È l’inizio del fenomeno: i suoi follower su Instagram passano da 400 a più di 600mila (inclusa Ariana Grande) e i media internazionali non fanno che parlare di lei, di questa donna con i capelli vaporosi alla Farrah Fawcett che colpisce per l’aria sbarazzina e, soprattutto, per il mancato bisogno di diventare famosa e popolare a tutti i costi. Il fatto di essere stata intercettata per caso in metropolitana la rende un’eroina sui generis, una delle poche che, anziché scalpitare per farsi vedere, sceglie di farsi i fatti suoi in attesa che qualcosa cambi la sua vita per sempre.
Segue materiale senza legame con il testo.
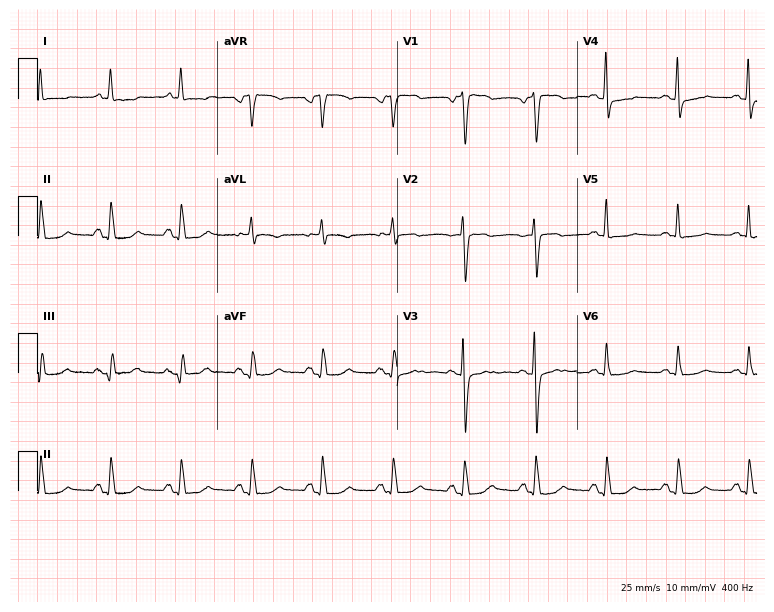
ECG (7.3-second recording at 400 Hz) — an 84-year-old female patient. Screened for six findings — first-degree AV block, right bundle branch block, left bundle branch block, sinus bradycardia, atrial fibrillation, sinus tachycardia — none is recorded. Findings outside these six are not listed.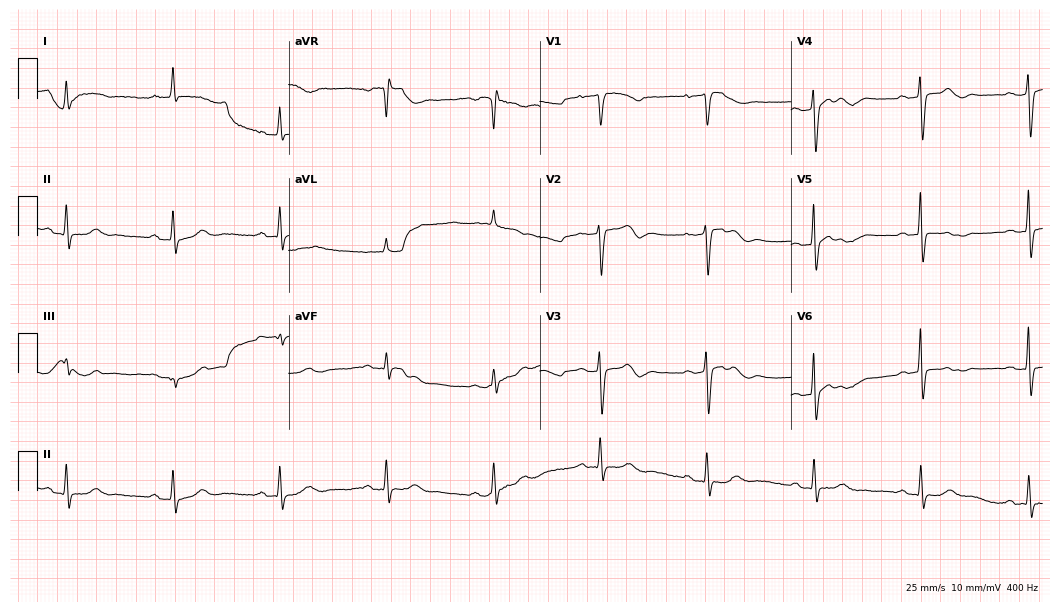
Standard 12-lead ECG recorded from a female, 84 years old (10.2-second recording at 400 Hz). The tracing shows first-degree AV block.

In questo, Charlotte Awbery è un po’ la Cenerentola dei talent: mentre la maggior parte dei pretendenti affolla i palchi con un numerino attaccato alla maglietta, lei prosegue per la sua strada convincendoci che, forse, per trovare un vero talento c’è bisogno di scendere per i corridoi della metropolitana e vedere un po’ come se la passano tutti i cantanti che scelgono di non farsi vedere, ma che coltivano la loro aspirazione in segreto. La consacrazione definitiva arriva, però, grazie a Ellen DeGeneres che, nell’ultima puntata del suo show, sceglie di invitare Charlotte come guest facendola conoscere anche a quei pochi che non si sono imbattuti nel video della sua performance. E chissà che per lei non sia l’inizio di una nuova carriera. Magari con un duetto proprio con Lady Gaga.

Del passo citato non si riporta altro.